The 100th Monkey Effect – and Science

The 100th monkey effect, which may not be an effect at all, is about non-physical communication of data.  The original 100th monkey effect supposedly started with a single monkey, in a group of monkeys on an isolated island, who discovered that washing the fruit left on the beach by monkey researches led to a less gritty meal.  This single monkey was of course copied by other monkeys in the group.  Now comes the strange bit, it was reported that other monkeys on other isolated islands then subsequently, and spontaneously, started washing their fruit – and that there had been no physical contact with the original monkey group – i.e. there had been no movement of monkeys from one island to the other.  So it seems at first sight that a new thought or idea when taken up by enough sentient creatures can somehow spontaneously appear in other remote sentient creatures.  Yes it’s spooky Mulder stuff, but it has not been conclusively proven that it even happens.

Except.  On many occasions in my scientific career I have come up with the most extreme (nutty if you like) ideas, only to find that similar nutty ideas have appeared around the world (mostly in Europe I have to say) within a couple of weeks of my initial thought.  Now this is nothing new, and it has been noted that in science when something’s “time has come” it seems to miraculously appear in several remote places almost at the same time.

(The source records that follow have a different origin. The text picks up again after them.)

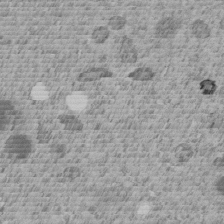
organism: C. elegans
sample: C. elegans embryo early stage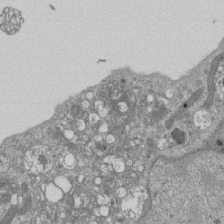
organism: Mouse
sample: ED-1 cell nuclei; centrioles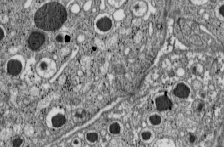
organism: C57BL Mouse
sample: Pancreatic islet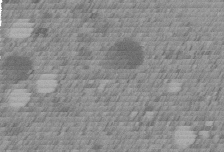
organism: C. elegans
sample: C. elegans embryo early stage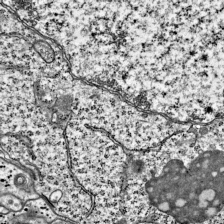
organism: Mouse
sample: Visual Cortex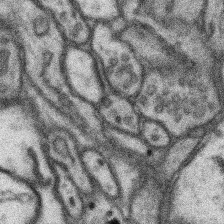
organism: Mouse
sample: Somatosensory cortex neuropil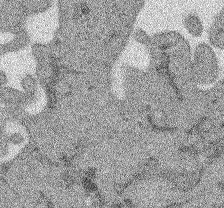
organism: Human
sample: HeLa cells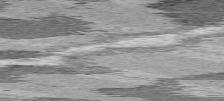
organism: C57BL Mouse
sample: Heart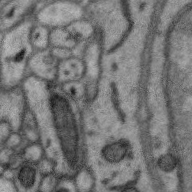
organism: Zebra finch
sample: Brain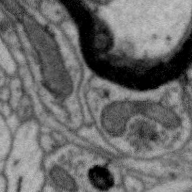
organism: Zebra finch
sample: Brain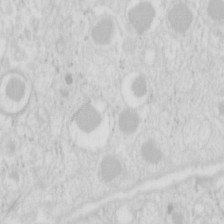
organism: Mouse
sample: Pancreas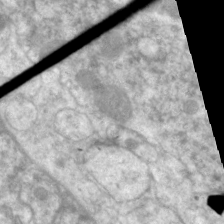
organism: C. elegans
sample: Pharynx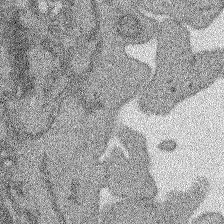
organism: Human
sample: HeLa cells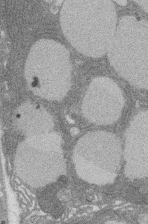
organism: Rat
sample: Salivary granule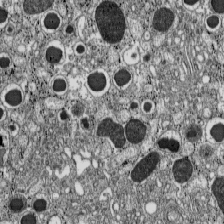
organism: C57BL Mouse
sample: Pancreatic islet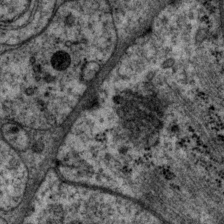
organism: P. pacificus
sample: Pharynx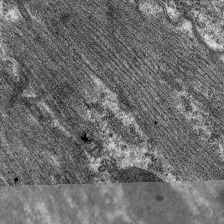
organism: C. elegans
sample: Pharynx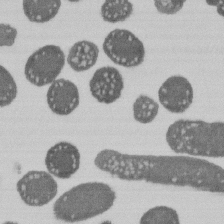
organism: E. coli
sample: Bacterial nucleoid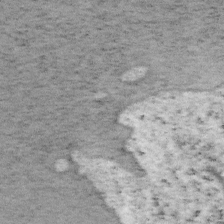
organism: Mouse
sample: OT-I killer T cells with ID8 ovarian cancer cells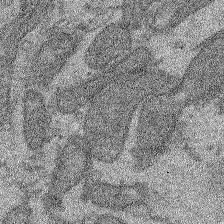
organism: Human
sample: HeLa cells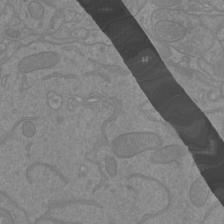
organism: Mouse
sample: Cortical neurons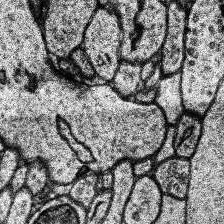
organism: Human
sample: Temporal Lobe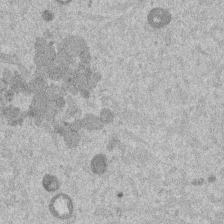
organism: Mouse
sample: Dividing mouse embryo 1 cell stage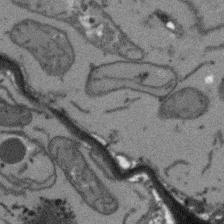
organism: Arabidopsis thaliana
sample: Root tip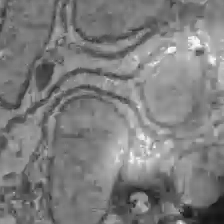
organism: C57BL Mouse
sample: Liver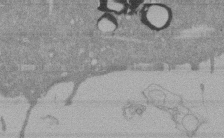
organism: Mouse
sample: ED-1 cell nuclei; centrioles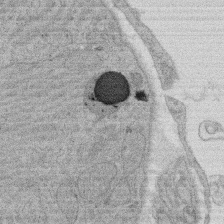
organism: Rat
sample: Salivary granule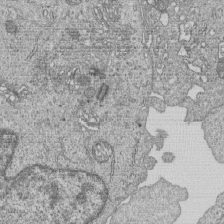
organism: Human
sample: MDA-MB-231 cells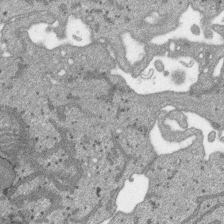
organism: Human
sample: Lung epithelial cells infected with SARS-CoV-2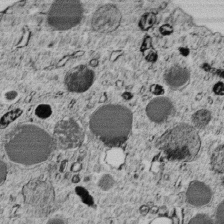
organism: C. elegans
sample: C. elegans embryo early stage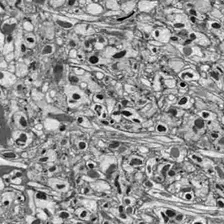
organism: Drosophila
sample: Optic lobe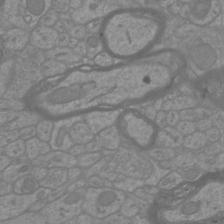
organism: Mouse
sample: Cortical neurons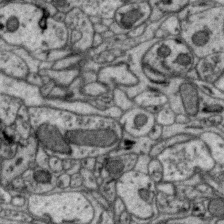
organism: Zebra finch
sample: Brain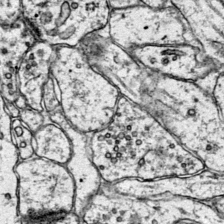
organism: Mouse
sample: Primary visual cortex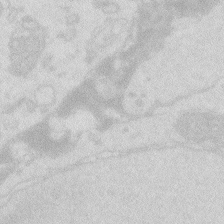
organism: Zebrafish
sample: Macrophage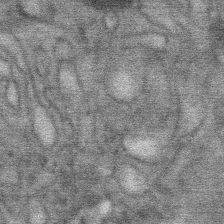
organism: Mouse
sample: Mouse Salivary gland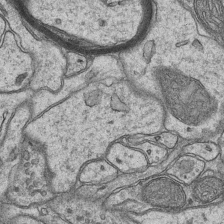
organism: Mouse
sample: CA1 Hippocampus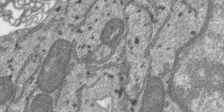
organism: Human
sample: Lung epithelial cells infected with SARS-CoV-2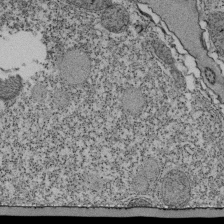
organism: Tetrahymena
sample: Cilia in tetrahymena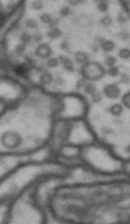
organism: Drosophila
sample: Brain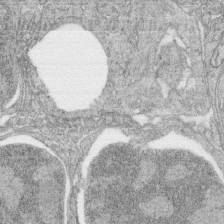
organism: Zebrafish
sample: synaptic ribbons in rod cells and cone cells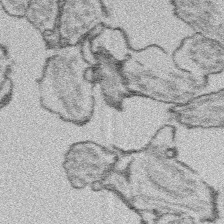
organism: Platynereis dumerilii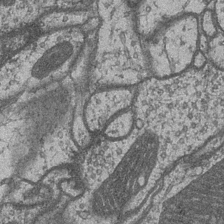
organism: Drosophila
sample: Optic medulla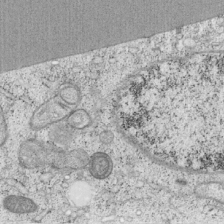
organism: African green monkey
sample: COS-7 cells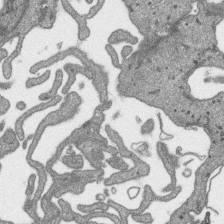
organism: Human
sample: Lung epithelial cells infected with SARS-CoV-2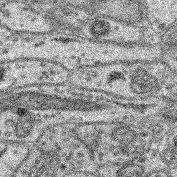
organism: Mouse
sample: Retina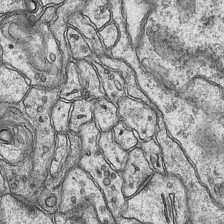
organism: Mouse
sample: CA1 Hippocampus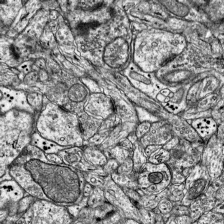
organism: Mouse
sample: Visual Cortex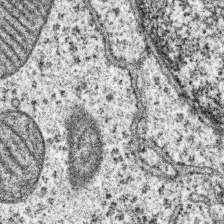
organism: Human
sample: HeLa cells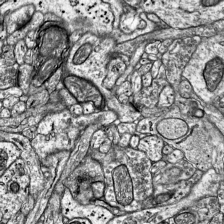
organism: Mouse
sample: Visual Cortex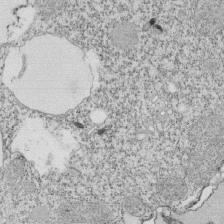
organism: Tetrahymena
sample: Cilia in tetrahymena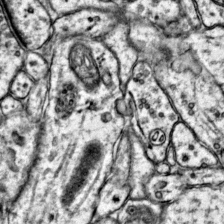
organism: Mouse
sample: Primary visual cortex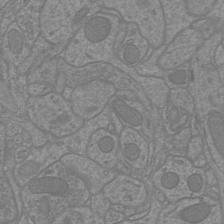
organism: Mouse
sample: Cortical neurons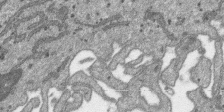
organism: Human
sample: Lung epithelial cells infected with SARS-CoV-2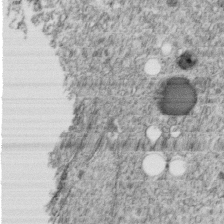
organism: C. elegans
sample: C. elegans embryo early stage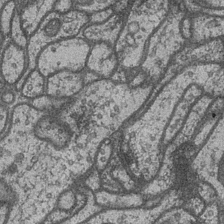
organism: Drosophila
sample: Optic medulla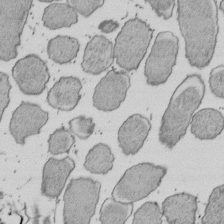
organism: E. coli
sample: Bacterial nucleoid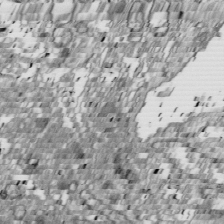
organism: Drosophila
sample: Cell division; meiosis; drosophila spermatocytes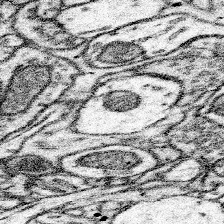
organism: Mouse
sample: Somatosensory cortex neuropil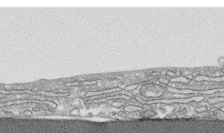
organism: Human
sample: CRL-1474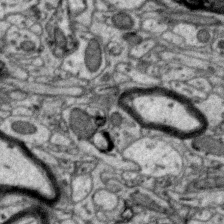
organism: Zebra finch
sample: Brain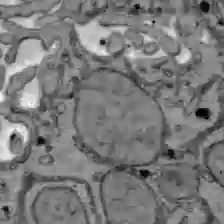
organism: C57BL Mouse
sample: Liver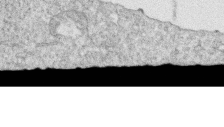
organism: Human
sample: HeLa cell HIV synapse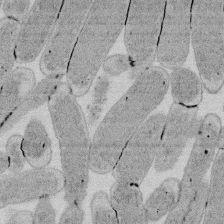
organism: E. coli
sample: Bacterial nucleoid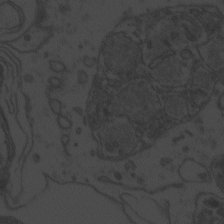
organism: Zebrafish
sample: Macrophage infected with Toxoplasma gondii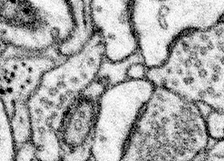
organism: Mouse
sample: Somatosensory cortex neuropil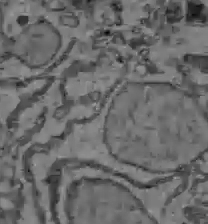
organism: C57BL Mouse
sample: Liver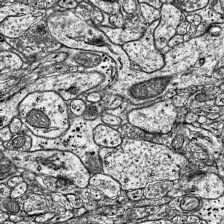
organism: Mouse
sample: Visual Cortex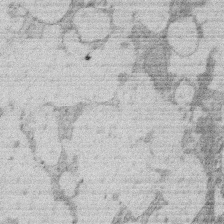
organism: Rat
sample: Salivary granule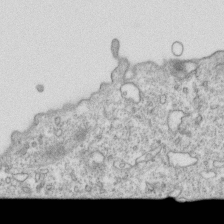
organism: Mouse
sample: Activated OT-1 CD8+ T cells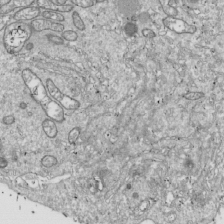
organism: Drosophila
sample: Cell division; meiosis; drosophila spermatocytes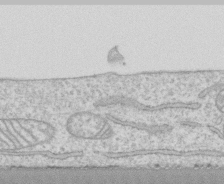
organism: Human
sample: CRL-1474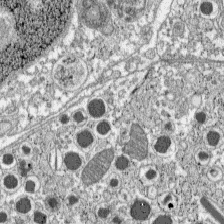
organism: C57BL Mouse
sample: Pancreatic islet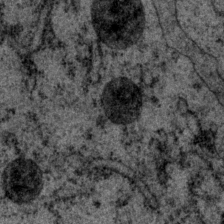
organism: P. pacificus
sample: Pharynx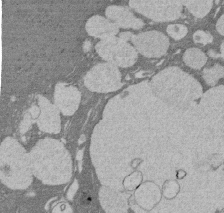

Linked to this observation was another possible pseudoscientific observation.  Does the Universe evolve with the thought of man?  Do things happen as they do because that is what is expected of them?  When we put together an apparatus to carry out an experiment to find out something new, what do we do?  Do we throw together every bit of measuring kit we have and then chuck in a few lasers and bits of radioactive material – turn everything on and see what happens?  No of course not, but it might well be that such a “random experiment” would give us the most interesting answers.  On the contrary what we do is build the experiment SPECIFICALLY to answer the question we have.  Is it then any wonder that the experiment usually gives something along the lines that we anticipate?  Is it really any wonder that eventually we found the Higgs Boson?  The Omega Minus was famously predicted – and voila eventually found.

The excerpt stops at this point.